The government announces two fiscal policies: Policy A is a one-time $500 tax rebate; Policy B is a permanent $500/year tax cut. According to the permanent income hypothesis, which policy produces a larger increase in consumption in the year it takes effect?
APolicy A, because lump-sum payments are immediately available to spend
BThey produce identical consumption increases because the dollar amounts are the same
CPolicy B, because households recognize the permanent income increase and raise their consumption accordingly
DNeither policy affects consumption — only wage income enters the consumption function
The permanent income hypothesis holds that households smooth consumption over their lifetime, responding primarily to changes in *permanent* income, not transitory windfalls. A one-time rebate (Policy A) raises lifetime wealth by only $500; a permanent tax cut raises lifetime wealth by $500 × remaining years. Households save most of the one-time rebate and spread it across their lifetime, so its immediate consumption effect is small. The permanent cut raises perceived lifetime income substantially, inducing a much larger immediate consumption increase. This distinction has major policy implications: temporary fiscal stimulus is less powerful than models assuming the simple Keynesian MPC would predict.

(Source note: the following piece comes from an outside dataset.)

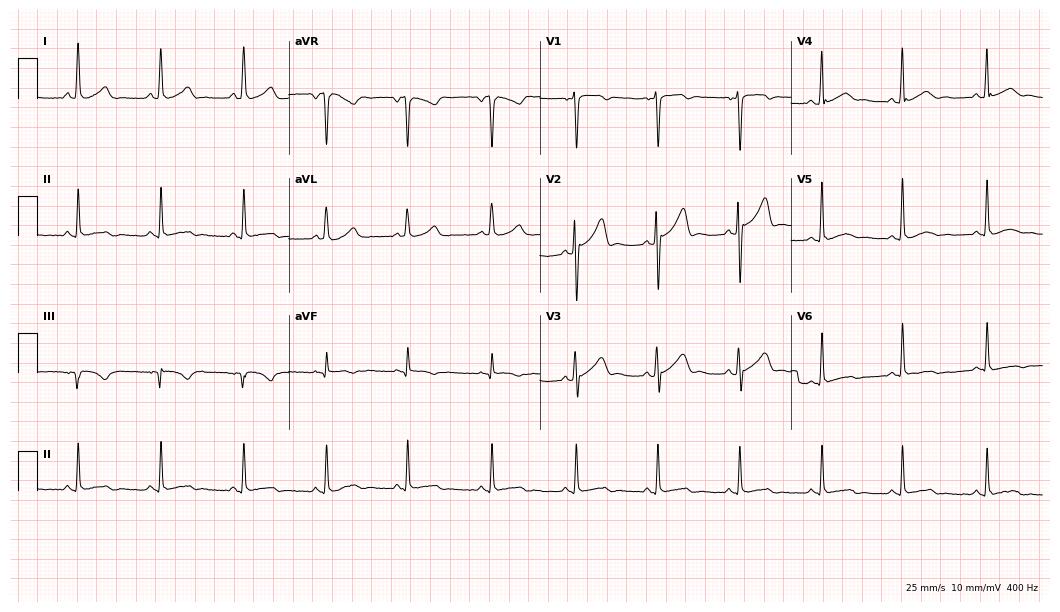
12-lead ECG from a male patient, 37 years old (10.2-second recording at 400 Hz). No first-degree AV block, right bundle branch block, left bundle branch block, sinus bradycardia, atrial fibrillation or sinus tachycardia recorded for this tracing. Only these six findings were labelled.
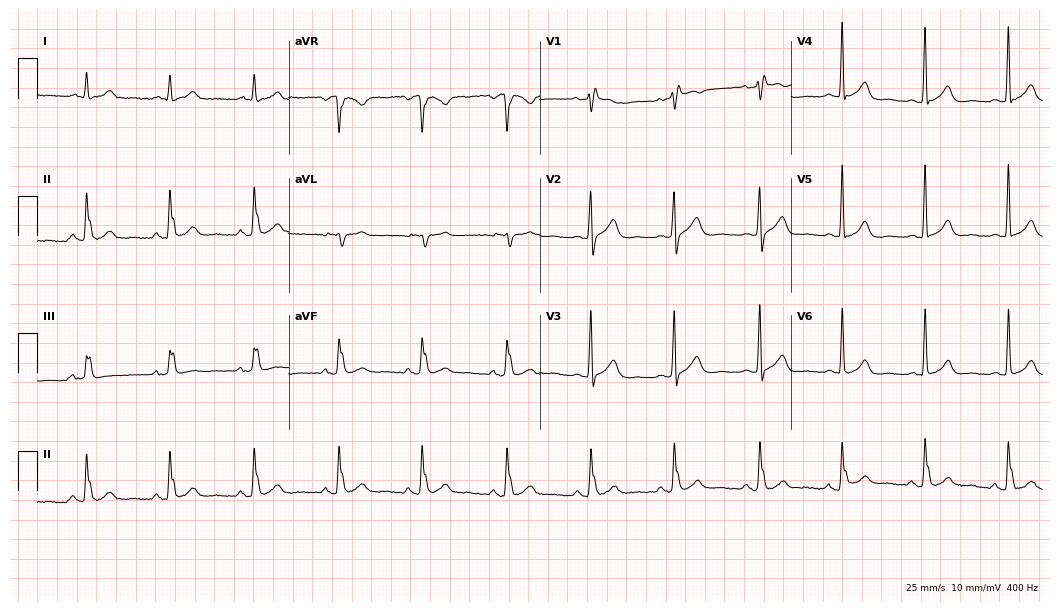
12-lead ECG from a 66-year-old male patient. Screened for six findings — first-degree AV block, right bundle branch block, left bundle branch block, sinus bradycardia, atrial fibrillation, sinus tachycardia — none is recorded.

Question 2 Multiple Choice
If the marginal propensity to consume is 0.75 and a household receives a $200 increase in disposable income, what is the change in consumption predicted by Keynes's simple consumption function?
A$200, because all additional income is eventually consumed
B$150, because MPC = 0.75 means 75 cents of each dollar is spent
C$266, because the multiplier effect amplifies the initial income increase
D$50, because MPS = 0.25 determines what is consumed above the autonomous level
In Keynes's consumption function C = a + b·Y_d, the MPC (b = 0.75) is applied directly to the income change: ΔC = MPC × ΔY = 0.75 × $200 = $150. The household saves the remaining $50 (MPS = 0.25). Note that option C confuses the household's consumption response with the economy-wide multiplier effect — the multiplier describes what happens to *aggregate income* after a spending injection circulates through the economy, which is a separate (though related) concept.
Question 3 True / False
A higher marginal propensity to consume implies a larger fiscal multiplier, because less income leaks out of the circular flow as savings at each round of spending.
TTrue
FFalse
Answer: True
The fiscal multiplier is 1/(1 − MPC) in the simplest Keynesian model. When MPC = 0.8, the multiplier is 1/0.2 = 5; when MPC = 0.6, it is 1/0.4 = 2.5. The intuition: each round of spending generates income, which generates further spending — but each round also 'leaks' some income as savings (MPS = 1 − MPC). A higher MPC means less leakage per round and more total spending generated. Conversely, the multiplier would be infinite if MPC = 1 (no savings), which is why MPC < 1 is essential to keeping the model finite.
Question 4 True / False
According to Keynes's simple consumption function C = a + b·Y_d, a household with zero disposable income will have zero consumption.
TTrue
FFalse
Answer: False
The constant term *a* is autonomous consumption — spending that occurs even at zero income, funded by dis-saving (drawing down assets) or borrowing. Keynes included this term precisely to capture the empirical reality that households do not reduce consumption to zero when income falls to zero. Even unemployed households consume basic necessities by spending savings or taking on debt. Setting Y_d = 0 gives C = a > 0, not C = 0. Only a function with no intercept (pure proportional consumption) would predict zero consumption at zero income.
Question 5 Short Answer
Why does the fiscal multiplier exceed 1, and what role does the MPC play in determining its magnitude?
Think about your answer, then reveal below.
Model answer: The multiplier exceeds 1 because an initial spending injection circulates through the economy in successive rounds. When the government spends $1, that $1 becomes income for its recipients, who spend MPC of it (say $0.80), which becomes income for a second group, who spend MPC × MPC = $0.64, and so on. The total addition to output is 1 + MPC + MPC² + ... = 1/(1 − MPC). The MPC determines both how much circulates in each round and how quickly the series converges: a higher MPC means larger subsequent rounds and a larger total multiplier. The gap (1 − MPC = MPS) is the 'leakage' that prevents infinite amplification — each round of income some fraction is saved rather than spent.
The multiplier logic is why consumption's stability matters to macroeconomists: because C is such a large share of GDP and because MPC determines the multiplier, small changes in household spending behavior have large aggregate effects. It also explains why the permanent income hypothesis refines multiplier predictions — if households save temporary income, actual MPC out of transitory shocks is lower than the average MPC, and the effective multiplier for one-time fiscal interventions is smaller than the simple formula predicts.